The only official video clip of "Paroles, paroles" was released on February 25, 2019. That was followed with a 12" maxi-single picture disc, released on 13 September 2019.

== Cover versions ==

Despite the initial moderate international success of the Italian song, Dalida's 1973 release sparked numerous covers in various languages, and has since been covered dozens of times. On France 2's 1996 New Year's Eve programme, Alain Delon performed the French version in duet with Céline Dion, as a tribute to Dalida. In 2001, again tributing Dalida, the French cover was remixed by the participants of the first edition of Star Academy France.

Below is a list of versions based on Dalida's release.
- "Amai Sasayaki" (あまい囁き), the Japanese version, was recorded by Akiko Nakamura and actor Toshiyuki Hosokawa in 1973. Japanese jazz pianist Shigeo Sekitō recorded an instrumental electronic version on his 1975 funk album Special Sound Series Vol. 2.
- Two Dutch translations were made in 1973: the first one, "Die woorden, die woorden" ("Those words, those words"), was recorded by Belgian duo Nicole and Hugo, and the second, entitled "Gebabbel" ("Chatter"), with lyrics by author Cees Nooteboom, was performed by Liesbeth List and Ramses Shaffy in the Netherlands.
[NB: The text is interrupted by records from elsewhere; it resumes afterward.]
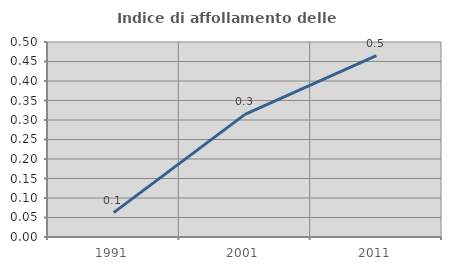
| Category | Indice di affollamento delle abitazioni  |
|---|---|
| 1991.0 | 0.062 |
| 2001.0 | 0.314 |
| 2011.0 | 0.465 |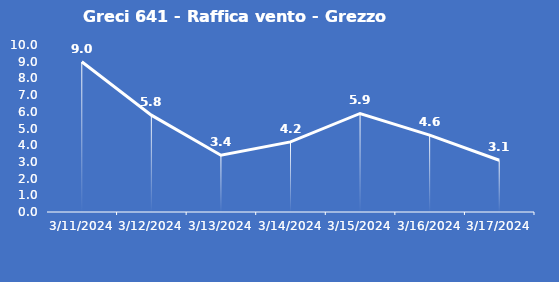
| Category | Greci 641 - Raffica vento - Grezzo (m/s) |
|---|---|
| 3/11/24 | 9 |
| 3/12/24 | 5.8 |
| 3/13/24 | 3.4 |
| 3/14/24 | 4.2 |
| 3/15/24 | 5.9 |
| 3/16/24 | 4.6 |
| 3/17/24 | 3.1 |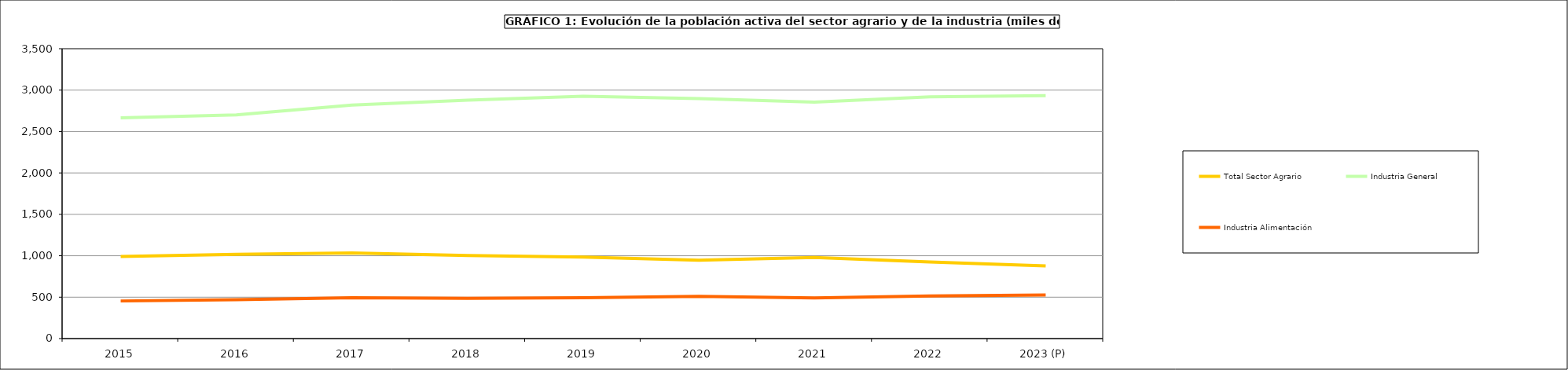
| Category | Total Sector Agrario | Industria General | Industria Alimentación |
|---|---|---|---|
| 2015 | 990.325 | 2664.9 | 454.1 |
| 2016 | 1016.75 | 2699.875 | 468.93 |
| 2017 | 1034 | 2818.575 | 494.3 |
| 2018 | 1002.675 | 2878.075 | 485.3 |
| 2019 | 983.3 | 2927.275 | 493.625 |
| 2020 | 946.55 | 2898.525 | 508.925 |
| 2021 | 979.9 | 2854.95 | 490.375 |
| 2022 | 925.9 | 2918 | 514.275 |
| 2023 (P) | 877.8 | 2934 | 525.475 |

This version was parodied in 1992 by Dutch comedian Paul de Leeuw and female singer Willeke Alberti. Their version was a major hit in The Netherlands, reaching number 2 in the Top 40.
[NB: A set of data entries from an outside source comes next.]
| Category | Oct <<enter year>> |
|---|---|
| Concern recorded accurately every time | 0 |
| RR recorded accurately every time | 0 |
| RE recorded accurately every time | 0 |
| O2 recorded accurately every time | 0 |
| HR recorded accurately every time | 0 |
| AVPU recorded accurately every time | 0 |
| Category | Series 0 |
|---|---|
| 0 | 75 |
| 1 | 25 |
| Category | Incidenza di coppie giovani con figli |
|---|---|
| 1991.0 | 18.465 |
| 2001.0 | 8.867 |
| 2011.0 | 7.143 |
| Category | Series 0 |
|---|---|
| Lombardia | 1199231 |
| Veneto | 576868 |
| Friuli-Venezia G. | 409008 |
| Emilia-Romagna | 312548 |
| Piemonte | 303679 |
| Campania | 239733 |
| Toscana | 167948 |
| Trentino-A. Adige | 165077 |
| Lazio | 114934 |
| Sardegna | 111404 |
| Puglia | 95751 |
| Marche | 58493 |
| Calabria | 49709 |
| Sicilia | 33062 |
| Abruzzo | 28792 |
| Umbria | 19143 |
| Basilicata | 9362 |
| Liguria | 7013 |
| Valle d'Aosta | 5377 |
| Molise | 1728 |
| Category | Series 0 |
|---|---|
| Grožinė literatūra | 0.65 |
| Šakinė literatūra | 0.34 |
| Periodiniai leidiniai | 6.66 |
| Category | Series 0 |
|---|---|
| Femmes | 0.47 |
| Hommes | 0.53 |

- A Turkish version ("Palavra palavra") was recorded by Turkish singer and actress Ajda Pekkan with voice actor Cüneyt Türel in 1975. In 2010, another version of the song was recorded by Turkish pop and rock singers Göksel and Teoman.
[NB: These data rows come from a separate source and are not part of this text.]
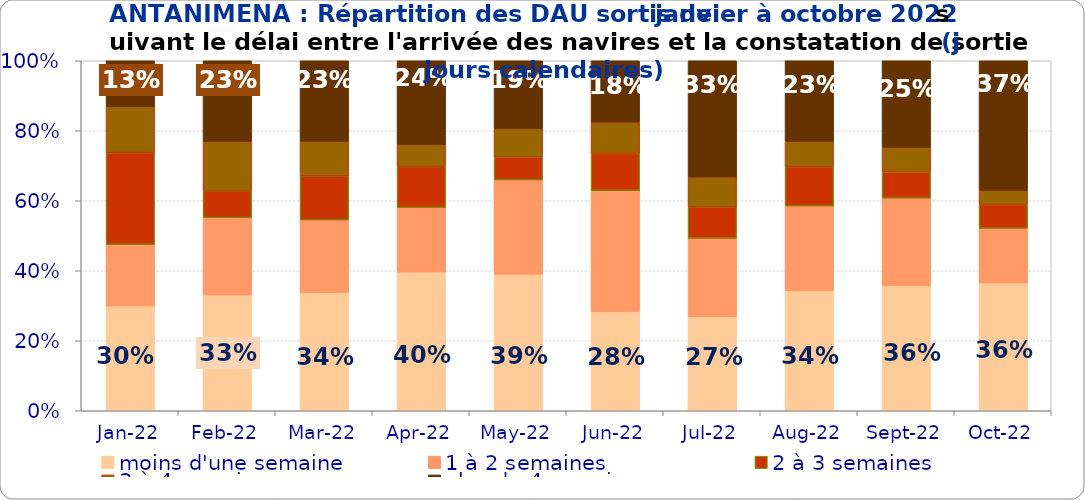
| Category | moins d'une semaine | 1 à 2 semaines | 2 à 3 semaines | 3 à 4 semaines | plus de 4 semaines |
|---|---|---|---|---|---|
| 2022-01-01 | 0.299 | 0.176 | 0.262 | 0.132 | 0.131 |
| 2022-02-01 | 0.331 | 0.221 | 0.075 | 0.143 | 0.23 |
| 2022-03-01 | 0.337 | 0.208 | 0.126 | 0.099 | 0.23 |
| 2022-04-01 | 0.396 | 0.185 | 0.117 | 0.063 | 0.239 |
| 2022-05-01 | 0.39 | 0.269 | 0.065 | 0.082 | 0.193 |
| 2022-06-01 | 0.284 | 0.346 | 0.106 | 0.09 | 0.175 |
| 2022-07-01 | 0.268 | 0.225 | 0.088 | 0.087 | 0.332 |
| 2022-08-01 | 0.343 | 0.242 | 0.112 | 0.072 | 0.23 |
| 2022-09-01 | 0.357 | 0.25 | 0.075 | 0.07 | 0.247 |
| 2022-10-01 | 0.365 | 0.156 | 0.068 | 0.041 | 0.37 |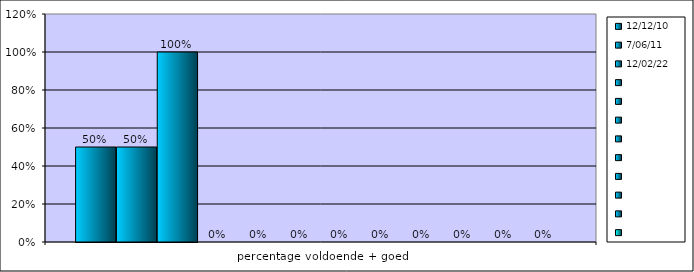
| Category | 12-12-10 | 7-06-11 | 12-02-22 | Series 3 | Series 4 | Series 5 | Series 6 | Series 7 | Series 8 | Series 9 | Series 10 | Series 11 |
|---|---|---|---|---|---|---|---|---|---|---|---|---|
| percentage voldoende + goed | 0.5 | 0.5 | 1 | 0 | 0 | 0 | 0 | 0 | 0 | 0 | 0 | 0 |

- In 1978, a bilingual version with Mandarin lyrics and Cantonese spoken word, titled "Bie luanlai" (別亂來 (Bié luànlái, Bit6 lyun6 loi4); "Don't Mess Around"), was recorded by Hong Kong singer Amina (former member of The Chopsticks) in duet with Taiwanese lyricist Johnny Yip.
- A Greek version, "Kouventes" (Κουβέντες), was recorded by Marinella and Kostas Spyropoulos on her 1992 album I Marinella Tragouda Megales Kyries.
- In 2004, a Vietnamese cover version was released: "Những Lời Mê Hoặc" ("Those Seductive Words") by Minh Tuyết featuring Trần Thái Hòa.
- Amanda Lear performed "Paroles, paroles" with Titoff on TV channel M6. This version was included on her 2005 compilation Paris by Night – Greatest Hits.
- A house remix of the French song, bearing the Italian title "Parole parole", was featured in the 2005 compilation album Disco Tanz by Italian DJ Gigi D'Agostino.
- Zap Mama recorded a cover version with French actor Vincent Cassel on her album ReCreation in 2009.
- Greek-German singer Vicky Leandros recorded a German version, titled "Gerede Gerede" ("Talk Talk") with the actor Ben Becker for her 2010 album Zeitlos (Timeless).
- The 2018 hit song "Dalida" by Algerian rapper Soolking incorporates a sample from the chorus of "Paroles, paroles".
- Azerbaijani singer Flora Karimova recorded the song in Azerbaijani as "Unutma, unutma", with Agil M. Guliyev.
- In 2021, Jarvis Cocker released a cover version on his album Chansons d'Ennui Tip-Top featuring Lætitia Sadier.